▸ **HOW TO COMPLETE THIS TASK**: Only the lines below starting at the one that contains "0.6377546296296296 | 6 |" and ending at the one that contains "0.6497222222222222 | 5 |" are to be reproduced, exactly and with both ends kept.

▸ **RECORD SET**:
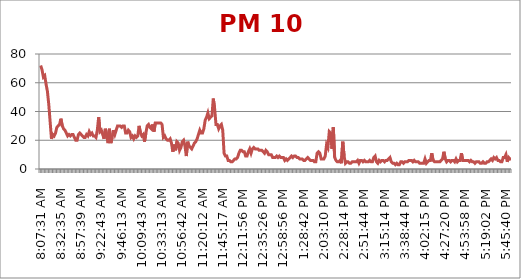
| Category | PM 10 (µg/m3) |
|---|---|
| 0.3385532407407407 | 72 |
| 0.3396412037037037 | 69 |
| 0.3407291666666667 | 64 |
| 0.3418171296296297 | 65 |
| 0.34290509259259255 | 59 |
| 0.34399305555555554 | 54 |
| 0.3450810185185185 | 45 |
| 0.34616898148148145 | 33 |
| 0.34725694444444444 | 21 |
| 0.34943287037037035 | 24 |
| 0.35052083333333334 | 23 |
| 0.3516087962962963 | 25 |
| 0.3526967592592593 | 29 |
| 0.3537847222222222 | 30 |
| 0.35487268518518517 | 31 |
| 0.35596064814814815 | 35 |
| 0.3570486111111111 | 30 |
| 0.35813657407407407 | 28 |
| 0.35922453703703705 | 27 |
| 0.36031250000000004 | 25 |
| 0.36140046296296297 | 23 |
| 0.36248842592592595 | 24 |
| 0.3646643518518518 | 23 |
| 0.3657523148148148 | 24 |
| 0.3668402777777778 | 24 |
| 0.3679282407407407 | 22 |
| 0.3690162037037037 | 20 |
| 0.3701041666666667 | 20 |
| 0.37119212962962966 | 24 |
| 0.3722800925925926 | 25 |
| 0.3733680555555556 | 24 |
| 0.37445601851851856 | 23 |
| 0.37554398148148144 | 22 |
| 0.3766319444444444 | 22 |
| 0.3777199074074074 | 24 |
| 0.37880787037037034 | 23 |
| 0.3798958333333333 | 26 |
| 0.3809837962962963 | 24 |
| 0.3820717592592593 | 25 |
| 0.3831597222222222 | 23 |
| 0.3842476851851852 | 23 |
| 0.3853356481481482 | 22 |
| 0.38642361111111106 | 27 |
| 0.38751157407407405 | 36 |
| 0.38968749999999996 | 26 |
| 0.39077546296296295 | 27 |
| 0.39186342592592593 | 24 |
| 0.3929513888888889 | 21 |
| 0.39403935185185185 | 28 |
| 0.39512731481481483 | 23 |
| 0.3962152777777778 | 18 |
| 0.3973032407407407 | 28 |
| 0.3983912037037037 | 18 |
| 0.39947916666666666 | 22 |
| 0.40056712962962965 | 27 |
| 0.4016550925925926 | 24 |
| 0.40274305555555556 | 27 |
| 0.40383101851851855 | 30 |
| 0.4049189814814815 | 30 |
| 0.40600694444444446 | 30 |
| 0.40709490740740745 | 29 |
| 0.4081828703703703 | 30 |
| 0.4092708333333333 | 30 |
| 0.4103587962962963 | 25 |
| 0.4114467592592593 | 25 |
| 0.4125347222222222 | 27 |
| 0.4136226851851852 | 26 |
| 0.4147106481481482 | 22 |
| 0.4157986111111111 | 23 |
| 0.4168865740740741 | 21 |
| 0.4179745370370371 | 23 |
| 0.41906249999999995 | 22 |
| 0.42015046296296293 | 23 |
| 0.4212384259259259 | 30 |
| 0.4223263888888889 | 25 |
| 0.42341435185185183 | 23 |
| 0.4245023148148148 | 24 |
| 0.4255902777777778 | 19 |
| 0.42667824074074073 | 25 |
| 0.4277662037037037 | 30 |
| 0.4288541666666667 | 31 |
| 0.4299421296296296 | 29 |
| 0.43103009259259256 | 28 |
| 0.43211805555555555 | 31 |
| 0.43320601851851853 | 26 |
| 0.43429398148148146 | 32 |
| 0.43538194444444445 | 32 |
| 0.43646990740740743 | 32 |
| 0.43755787037037036 | 32 |
| 0.43864583333333335 | 32 |
| 0.43973379629629633 | 31 |
| 0.4408217592592592 | 22 |
| 0.4419097222222222 | 23 |
| 0.4429976851851852 | 21 |
| 0.44408564814814816 | 20 |
| 0.4451736111111111 | 20 |
| 0.4462615740740741 | 21 |
| 0.44734953703703706 | 18 |
| 0.4484375 | 12 |
| 0.449525462962963 | 17 |
| 0.4506018518518518 | 13 |
| 0.4516898148148148 | 19 |
| 0.4527777777777778 | 18 |
| 0.4538657407407407 | 13 |
| 0.4549537037037037 | 15 |
| 0.4560416666666667 | 19 |
| 0.45712962962962966 | 20 |
| 0.4582175925925926 | 16 |
| 0.4593055555555556 | 9 |
| 0.46039351851851856 | 19 |
| 0.46148148148148144 | 16 |
| 0.4625694444444444 | 15 |
| 0.4636574074074074 | 14 |
| 0.46474537037037034 | 16 |
| 0.4658333333333333 | 18 |
| 0.4669212962962963 | 19 |
| 0.4680092592592593 | 21 |
| 0.4690972222222222 | 24 |
| 0.4701851851851852 | 27 |
| 0.4712731481481482 | 25 |
| 0.47236111111111106 | 25 |
| 0.47344907407407405 | 28 |
| 0.47453703703703703 | 34 |
| 0.47562499999999996 | 36 |
| 0.47671296296296295 | 39 |
| 0.47780092592592593 | 35 |
| 0.4788888888888889 | 36 |
| 0.47997685185185185 | 37 |
| 0.4821527777777778 | 49 |
| 0.4832407407407407 | 42 |
| 0.4843287037037037 | 31 |
| 0.48541666666666666 | 31 |
| 0.4865162037037037 | 28 |
| 0.48760416666666667 | 30 |
| 0.4886921296296296 | 31 |
| 0.4897800925925926 | 27 |
| 0.49086805555555557 | 11 |
| 0.4919560185185185 | 9 |
| 0.4930439814814815 | 9 |
| 0.49413194444444447 | 6 |
| 0.4952314814814815 | 6 |
| 0.4963194444444445 | 5 |
| 0.49740740740740735 | 5 |
| 0.49849537037037034 | 6 |
| 0.4995833333333333 | 7 |
| 0.5006712962962964 | 7 |
| 0.5039351851851852 | 8 |
| 0.5050231481481481 | 11 |
| 0.5061111111111111 | 13 |
| 0.507199074074074 | 13 |
| 0.508287037037037 | 12 |
| 0.509375 | 12 |
| 0.510462962962963 | 9 |
| 0.511550925925926 | 9 |
| 0.5126388888888889 | 12 |
| 0.5137268518518519 | 14 |
| 0.5148148148148148 | 11 |
| 0.5159027777777777 | 14 |
| 0.5169907407407407 | 15 |
| 0.5180787037037037 | 14 |
| 0.5191666666666667 | 14 |
| 0.5202546296296297 | 14 |
| 0.5213425925925926 | 13 |
| 0.5224305555555556 | 13 |
| 0.5235185185185185 | 13 |
| 0.5246064814814815 | 12 |
| 0.5256944444444445 | 11 |
| 0.5267824074074073 | 13 |
| 0.5278703703703703 | 12 |
| 0.5289583333333333 | 10 |
| 0.5300462962962963 | 10 |
| 0.5311342592592593 | 10 |
| 0.5322222222222223 | 8 |
| 0.5333101851851852 | 8 |
| 0.5343981481481481 | 8 |
| 0.5354861111111111 | 9 |
| 0.5365740740740741 | 8 |
| 0.537662037037037 | 9 |
| 0.53875 | 8 |
| 0.5398379629629629 | 8 |
| 0.5409259259259259 | 8 |
| 0.5420138888888889 | 6 |
| 0.5431018518518519 | 7 |
| 0.5441898148148149 | 6 |
| 0.5452777777777778 | 7 |
| 0.5463657407407407 | 8 |
| 0.5474537037037037 | 9 |
| 0.5485416666666666 | 8 |
| 0.5496296296296296 | 9 |
| 0.5507175925925926 | 9 |
| 0.5518055555555555 | 8 |
| 0.5528935185185185 | 8 |
| 0.5539814814814815 | 7 |
| 0.5572453703703704 | 7 |
| 0.5605092592592592 | 7 |
| 0.5615972222222222 | 6 |
| 0.5626851851851852 | 6 |
| 0.5659490740740741 | 7 |
| 0.567037037037037 | 8 |
| 0.568125 | 7 |
| 0.569212962962963 | 6 |
| 0.570300925925926 | 6 |
| 0.5724768518518518 | 6 |
| 0.5735648148148148 | 5 |
| 0.5790046296296296 | 5 |
| 0.5800925925925926 | 11 |
| 0.5811805555555556 | 12 |
| 0.5822685185185185 | 11 |
| 0.5833564814814814 | 7 |
| 0.5844444444444444 | 7 |
| 0.5855324074074074 | 7 |
| 0.5866203703703704 | 9 |
| 0.5877083333333334 | 17 |
| 0.5887962962962963 | 15 |
| 0.5898842592592592 | 26 |
| 0.5909722222222222 | 25 |
| 0.5931481481481481 | 14 |
| 0.5942361111111111 | 29 |
| 0.5953240740740741 | 8 |
| 0.596412037037037 | 6 |
| 0.5975 | 5 |
| 0.598587962962963 | 5 |
| 0.599675925925926 | 6 |
| 0.6007638888888889 | 4 |
| 0.6018518518518519 | 19 |
| 0.6029398148148148 | 9 |
| 0.6040277777777777 | 4 |
| 0.6051157407407407 | 5 |
| 0.6062037037037037 | 5 |
| 0.6072916666666667 | 4 |
| 0.6083796296296297 | 4 |
| 0.6094675925925926 | 5 |
| 0.6105555555555556 | 5 |
| 0.6116435185185185 | 5 |
| 0.6127314814814815 | 5 |
| 0.6138194444444445 | 6 |
| 0.6149074074074073 | 4 |
| 0.6159953703703703 | 6 |
| 0.6170833333333333 | 6 |
| 0.6181712962962963 | 5 |
| 0.6192592592592593 | 6 |
| 0.6203472222222223 | 5 |
| 0.6214351851851853 | 5 |
| 0.6225231481481481 | 5 |
| 0.6236111111111111 | 6 |
| 0.6246990740740741 | 5 |
| 0.625787037037037 | 5 |
| 0.626875 | 8 |
| 0.627962962962963 | 9 |
| 0.6290509259259259 | 5 |
| 0.6301388888888889 | 4 |
| 0.6312268518518519 | 6 |
| 0.6323148148148149 | 5 |
| 0.6334027777777778 | 6 |
| 0.6344907407407407 | 6 |
| 0.6355787037037037 | 5 |
| 0.6366666666666666 | 6 |
| 0.6377546296296296 | 6 |
| 0.6388425925925926 | 7 |
| 0.6399305555555556 | 8 |
| 0.6410185185185185 | 5 |
| 0.6421064814814815 | 4 |
| 0.6431944444444445 | 4 |
| 0.6442824074074074 | 3 |
| 0.6453703703703704 | 4 |
| 0.6464583333333334 | 3 |
| 0.6475462962962962 | 3 |
| 0.6486342592592592 | 5 |
| 0.6497222222222222 | 5 |
| 0.6508101851851852 | 4 |
| 0.6518981481481482 | 5 |
| 0.6529861111111112 | 5 |
| 0.6540740740740741 | 5 |
| 0.655162037037037 | 6 |
| 0.65625 | 6 |
| 0.657337962962963 | 6 |
| 0.6584259259259259 | 5 |
| 0.6595138888888888 | 6 |
| 0.6606018518518518 | 5 |
| 0.6616898148148148 | 5 |
| 0.6627777777777778 | 5 |
| 0.6638657407407408 | 4 |
| 0.6649537037037038 | 4 |
| 0.6660416666666666 | 4 |
| 0.6671296296296297 | 4 |
| 0.6682291666666668 | 7 |
| 0.6693171296296296 | 4 |
| 0.6704050925925925 | 5 |
| 0.6714930555555556 | 6 |
| 0.6725810185185185 | 6 |
| 0.6736805555555555 | 11 |
| 0.6747685185185185 | 6 |
| 0.6769444444444445 | 5 |
| 0.6780324074074073 | 5 |
| 0.6791203703703704 | 5 |
| 0.6802083333333333 | 5 |
| 0.6812962962962964 | 5 |
| 0.6823842592592593 | 6 |
| 0.6834722222222221 | 7 |
| 0.6845601851851852 | 12 |
| 0.6856481481481481 | 7 |
| 0.6878240740740741 | 5 |
| 0.6889120370370371 | 6 |
| 0.69 | 6 |
| 0.691087962962963 | 5 |
| 0.6921759259259259 | 6 |
| 0.6943518518518519 | 6 |
| 0.6954398148148148 | 5 |
| 0.6965277777777777 | 7 |
| 0.6976157407407407 | 5 |
| 0.6987037037037037 | 6 |
| 0.6997916666666667 | 6 |
| 0.7008796296296297 | 11 |
| 0.7019675925925926 | 6 |
| 0.7030555555555557 | 6 |
| 0.7041435185185185 | 6 |
| 0.7052314814814814 | 6 |
| 0.7074074074074074 | 6 |
| 0.7084953703703704 | 5 |
| 0.7095833333333333 | 6 |
| 0.7106712962962963 | 5 |
| 0.7117592592592592 | 5 |
| 0.7128472222222223 | 4 |
| 0.7139351851851852 | 5 |
| 0.715023148148148 | 5 |
| 0.7161111111111111 | 5 |
| 0.717199074074074 | 4 |
| 0.718287037037037 | 4 |
| 0.719375 | 5 |
| 0.720462962962963 | 4 |
| 0.721550925925926 | 4 |
| 0.7226388888888889 | 5 |
| 0.7237268518518518 | 5 |
| 0.7269907407407407 | 6 |
| 0.7280787037037038 | 7 |
| 0.7291666666666666 | 6 |
| 0.7302546296296296 | 8 |
| 0.7313425925925926 | 7 |
| 0.7324305555555556 | 8 |
| 0.7335185185185185 | 6 |
| 0.7346064814814816 | 6 |
| 0.7356944444444444 | 5 |
| 0.7367824074074073 | 5 |
| 0.7378703703703704 | 8 |
| 0.7389583333333333 | 8 |
| 0.7400462962962964 | 10 |
| 0.7411342592592592 | 5 |
| 0.7422222222222222 | 8 |
| 0.7433101851851852 | 7 |
| 0.7443981481481482 | 7 |

▸ **RESULT FOR THIS TASK**:
| 0.6377546296296296 | 6 |
| 0.6388425925925926 | 7 |
| 0.6399305555555556 | 8 |
| 0.6410185185185185 | 5 |
| 0.6421064814814815 | 4 |
| 0.6431944444444445 | 4 |
| 0.6442824074074074 | 3 |
| 0.6453703703703704 | 4 |
| 0.6464583333333334 | 3 |
| 0.6475462962962962 | 3 |
| 0.6486342592592592 | 5 |
| 0.6497222222222222 | 5 |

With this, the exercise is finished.